# My REVIEW of the 362 (Stihl MS 362 C-M)



## MustangMike (Jan 20, 2014)

I got my MS 362 C-M on Wed after selling my MS 441 (pre M-Tronic). The 441 was a very good saw, but I already have a 044 and they were occupying the same space.

I wanted something that was lighter and better for limbing, but could also be used for bucking. For 20 years the only saws I have run are my 044, my 441 and my bother's MS 460, so I'm a bit spoiled on power.

I considered a MS 261 CM or 550 XP, but after going to a few stores and checking saws out, I felt either a 562 XP or MS 362 C-M would better suit my needs. As confirmed elsewhere by another member who owns both these saws (a lucky guy), the performance is very similar, as is the size & wight (the 50 cc saws have a bigger weight difference). I based my decision between the two on the simpler controls on the Stihl, and the fact that the bar & chain would interchange with my 044.

The first day I used it (Wed) it started on the second pull, cut small and medium stuff fine, but bogged on larger wood. I run a 20 inch bar with Stihl yellow RS. I read that a few people with MS 261 C-Ms had similar experiences. I'm not sure if it is the rings seating or the M-Tronic learning curve, but I am glad that it improved.

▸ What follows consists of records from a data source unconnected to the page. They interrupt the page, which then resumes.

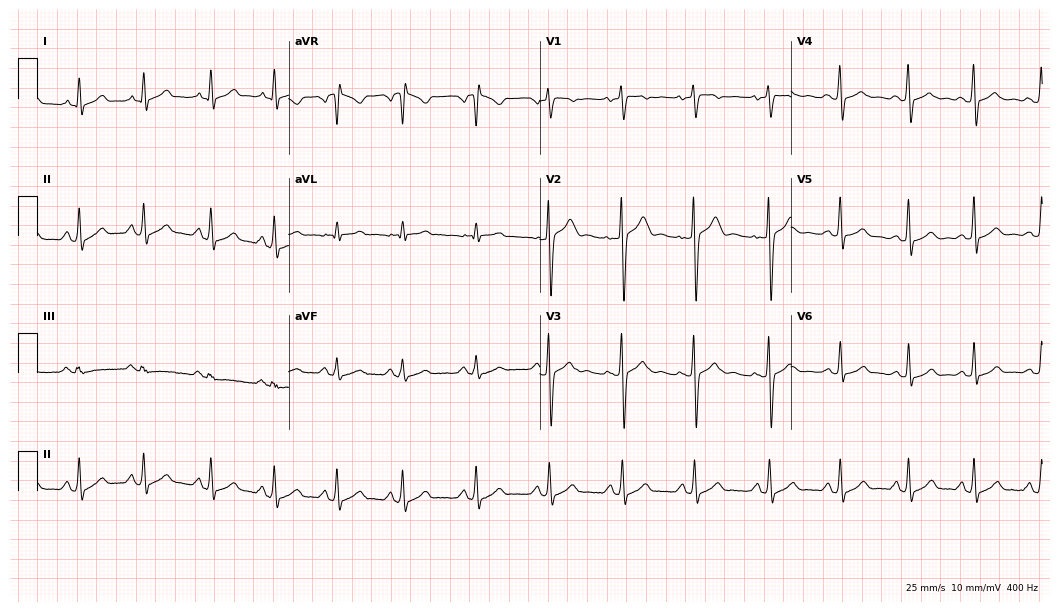
ECG — a 24-year-old female patient. Screened for six findings — first-degree AV block, right bundle branch block (RBBB), left bundle branch block (LBBB), sinus bradycardia, atrial fibrillation (AF), sinus tachycardia — none is recorded. Findings outside these six are not listed.
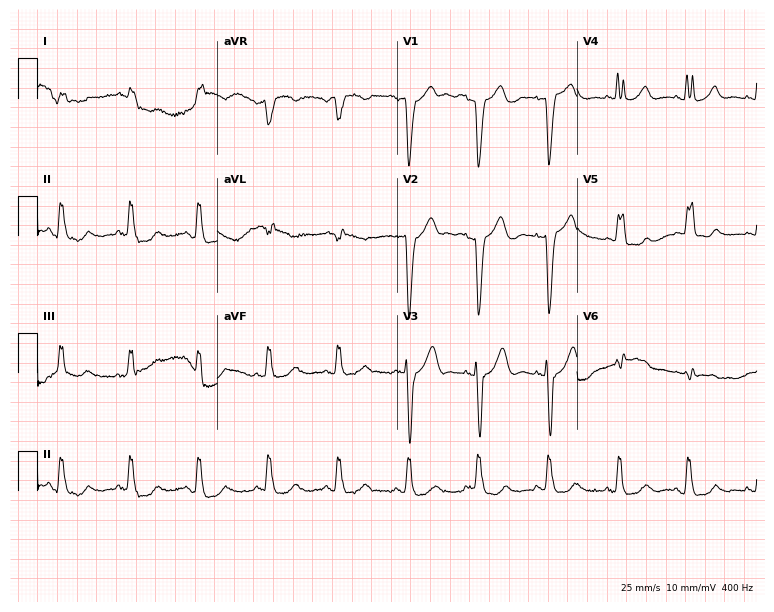
ECG — a female, 80 years old. Findings include left bundle branch block.
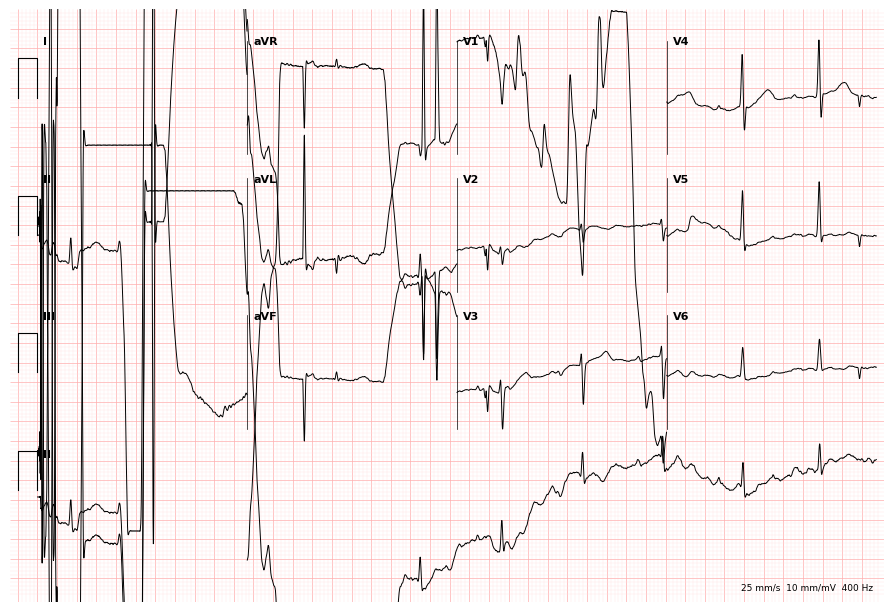
Resting 12-lead electrocardiogram (8.6-second recording at 400 Hz). Patient: a man, 79 years old. None of these six findings is recorded: first-degree AV block, right bundle branch block, left bundle branch block, sinus bradycardia, atrial fibrillation, sinus tachycardia.
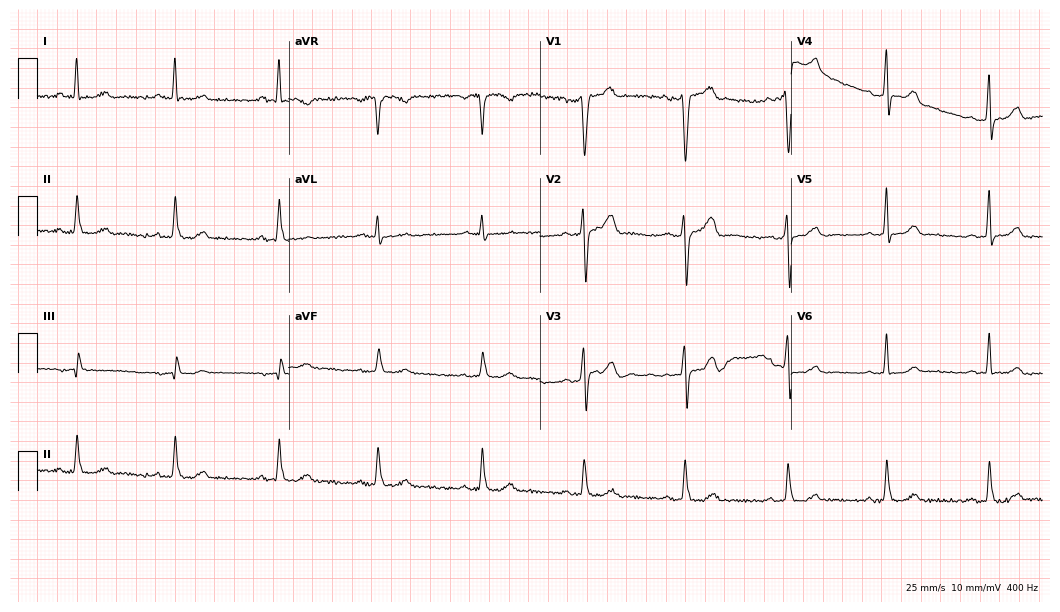
Standard 12-lead ECG recorded from a 43-year-old man. None of these six findings is recorded: first-degree AV block, right bundle branch block, left bundle branch block, sinus bradycardia, atrial fibrillation, sinus tachycardia. Findings outside these six are not listed.
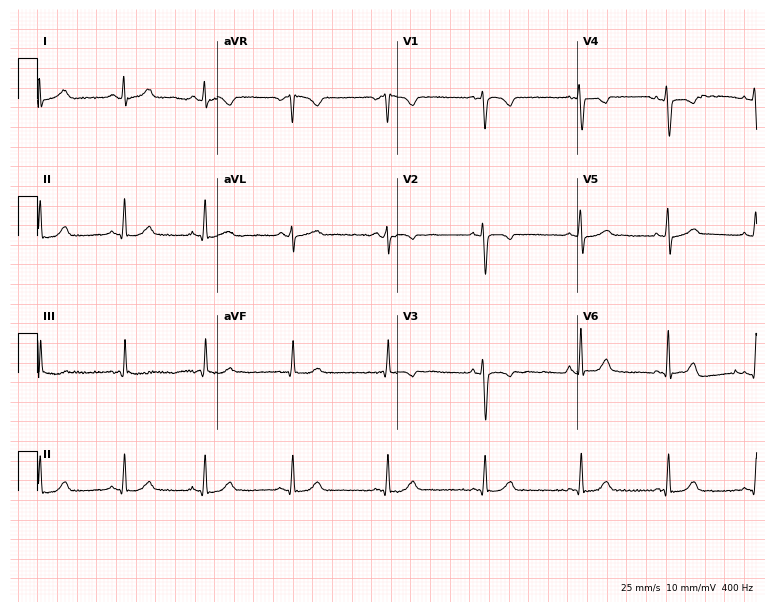
ECG — a 24-year-old female patient. Screened for six findings — first-degree AV block, right bundle branch block (RBBB), left bundle branch block (LBBB), sinus bradycardia, atrial fibrillation (AF), sinus tachycardia — none is recorded.
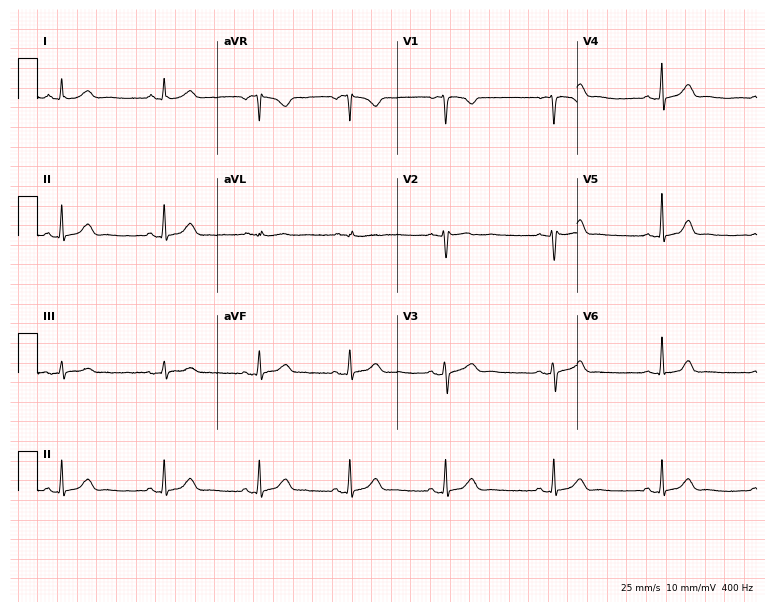
Standard 12-lead ECG recorded from a 24-year-old female (7.3-second recording at 400 Hz). Read as a normal ECG.

I've gone through 3 tanks of fuel, but today is the first day since then I was in big wood. The saw is very smooth and noticeably lighter and more nimble than my 70 cc saws and cuts through small and medium size wood just as fast. The tree today was an old apple tree with an oblong base of 20 X 22 inches. The saw cut very fast with the full length of the bar, I was very happy.

However, this saw does not have the torque of the 70 cc saws. I often cut 3/4 through a log in several places then roll the log over, but the bar in the cut and lift up with the saw. If the log starts to pinch a little, the 70 cc saws will just cut right through it, with the 362 you have to be a little more careful.

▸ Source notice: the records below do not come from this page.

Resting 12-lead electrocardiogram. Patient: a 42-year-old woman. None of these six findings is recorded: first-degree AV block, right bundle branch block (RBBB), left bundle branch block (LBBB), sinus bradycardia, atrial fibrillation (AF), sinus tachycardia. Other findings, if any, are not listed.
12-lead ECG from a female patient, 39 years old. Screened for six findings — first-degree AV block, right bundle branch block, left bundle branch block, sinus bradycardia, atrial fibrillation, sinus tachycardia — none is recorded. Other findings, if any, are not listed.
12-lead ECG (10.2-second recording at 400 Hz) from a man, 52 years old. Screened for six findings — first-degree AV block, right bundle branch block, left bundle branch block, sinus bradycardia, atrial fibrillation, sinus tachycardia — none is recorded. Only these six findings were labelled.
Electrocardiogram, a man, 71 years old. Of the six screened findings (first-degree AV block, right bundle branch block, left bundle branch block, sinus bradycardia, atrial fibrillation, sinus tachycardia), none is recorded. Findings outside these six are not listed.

Overall I am very pleased, and glad I went with the 362 instead of the 261. The 362 is a great all around saw and a lot easier to handle. when topping trees, etc. This will be my new "primary" saw, with the 044 being reserved for the big wood. I also noticed the idle with M-Tronic is lower than where I usually keep it. A bit unnerving at first, but it keeps running.

MustangMike


----------



## Locust Cutter (Jan 20, 2014)

Sounds about right. I had a feeling that ford-v-chevy bs aside, it was likely a darn fine saw. I almost bought one instead of my 562. I wish I would have tried one before buying mine, not that I'm unhappy with it. For overall firewood production, it's hard to beat a 60cc saw, even though I am more than partial to 50cc pro saws... Great review and good luck in your future cutting endeavors!


----------



## MuskokaSplitter (Jan 20, 2014)

For 60cc I've heard its a good runner. But I can see the 044 still has its place too


----------



## MechanicMatt (Jan 20, 2014)

Glad to hear you had a good day. When are you going to be tied up till april? I'm gonna have to get my hands on your new toy.


----------



## MustangMike (Jan 20, 2014)

MechanicMatt said:


> Glad to hear you had a good day. When are you going to be tied up till april? I'm gonna have to get my hands on your new toy.

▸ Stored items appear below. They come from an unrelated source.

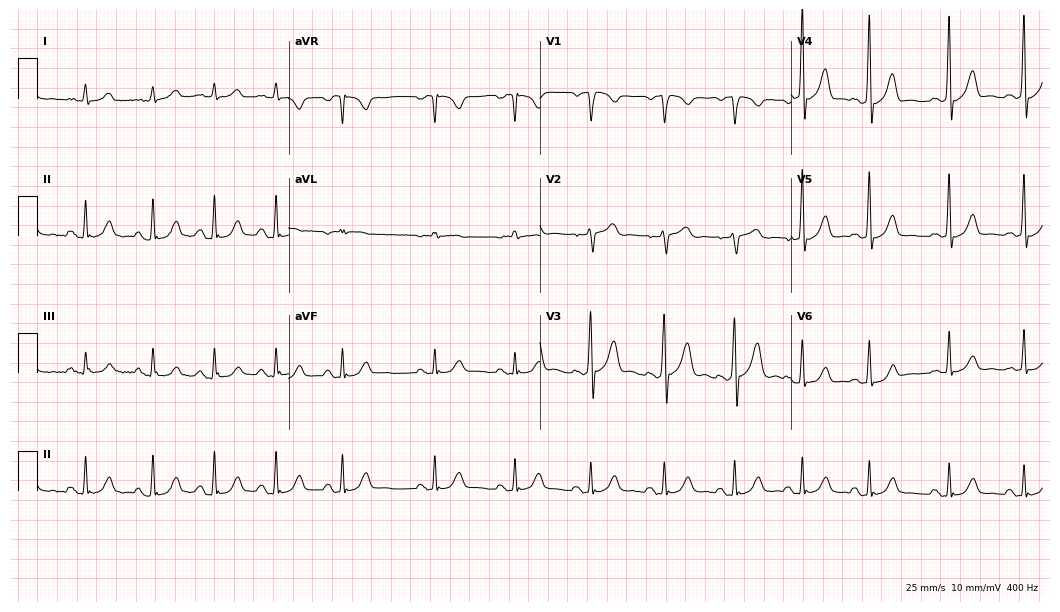
Resting 12-lead electrocardiogram (10.2-second recording at 400 Hz). Patient: a man, 52 years old. Read as a normal ECG.
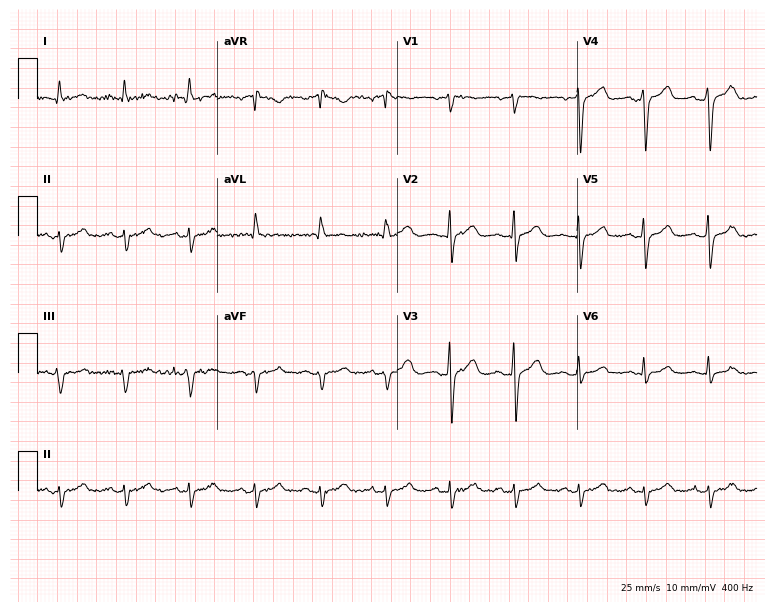
Electrocardiogram, a male patient, 63 years old. Of the six screened findings (first-degree AV block, right bundle branch block, left bundle branch block, sinus bradycardia, atrial fibrillation, sinus tachycardia), none is recorded.
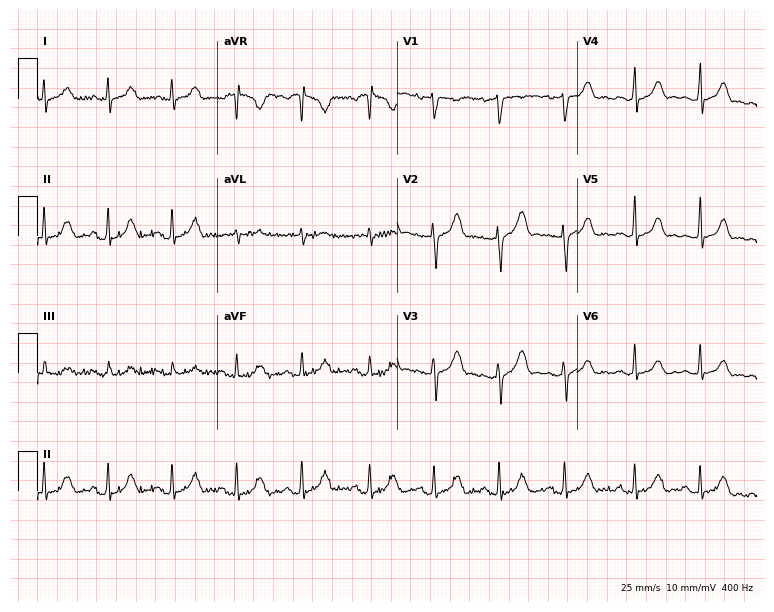
12-lead ECG (7.3-second recording at 400 Hz) from a 25-year-old female. Labelled as a normal ECG.

E-File starts on 1/31 this year, my saws will hibernate for 2 1/2 months after that, unless you dust one off.


----------



## MustangMike (Jan 20, 2014)

Locust Cutter said:


> Sounds about right. I had a feeling that ford-v-chevy bs aside, it was likely a darn fine saw. I almost bought one instead of my 562. I wish I would have tried one before buying mine, not that I'm unhappy with it. For overall firewood production, it's hard to beat a 60cc saw, even though I am more than partial to 50cc pro saws... Great review and good luck in your future cutting endeavors!



Thanks, and good luck with your saws also. Tell me, how does a ported 261 compare to the stock 562? Just curious, because that was another "avenue" my mind played with.


----------



## Locust Cutter (Jan 21, 2014)

I've only played with one ported 261 and that was limited to cookie cutting, which IMHO isn't a very good litmus test for a firewood saw. However in the Oak, Cottonwood and Hedge I ran it in, it was pretty spunky and impressive. In wood 9" or less, I'd say that it was faster than my 562. In 9-12" wood, it was likely a wash and above that the 562 was the winner. The 261 might have been a bit better than that but I didn't have all day to compare/race them. FWIW Brad built it and I was *very* impressed. Mine will be built by either He or Randy. Realistically, if you have a good 70cc saw that handles well and a ported 50cc saw, you can tackle most any need average firewood need, with the 50cc saw doing a lot of the volume. I love my ported 70cc saw which is punching near 80-90cc territory. But, I don't intend to use it for 90cc tasks as I don't want to prematurely shorten it's life by routinely subjecting it to loads beyond it's design spec. Something about the old saying "Just because you can, doesn't mean you should". I like having tools correctly sized to the task at hand and I like variety, which is why I have the lineup that I do. I may end up with another pro 50cc saw, but it will likely be either a 550xp or a CS500P. I like the torque of the 261, but it's a bit heavy for my tastes in a 50cc saw, leading me towards the Husky and the Echo. I really like mine, even with it being heavy and stock (for now), but I wouldn't buy another. Not knocking it in the least, but for little limbing which is on average 60-70% of the tree in KS, I like a light, lithe quick handling saw with a sensitive trigger and top-fueler acceleration. 

I guess after that short story, I would highly recommend the 261 as a solid saw with much better low-mid range torque than the Husky/Echo/Efco competition. It's also a decent bit heavier both in reality and by feel and coming from a 346xp, it feels a lot heavier, even though the difference is only about a pound or less. Just my $0.02


----------



## MustangMike (Jan 21, 2014)

Thanks for the information. 

I think Locust is the toughest wood to cut when dead. There is an expression out there "Locust does not last forever, but it will last one day longer than stone".

Hickory is very tough to cut when it is live. Was cutting a mix of Oak, Maple and Ash blowing right through it, then hit some Hickory and thought my saw was going half speed.


----------



## Locust Cutter (Jan 21, 2014)

I love cutting fresh Locust (as the handle implies), but dead-dried Hedge and Locust both suck. I love burning up old fence posts but I hat cutting them to size...


----------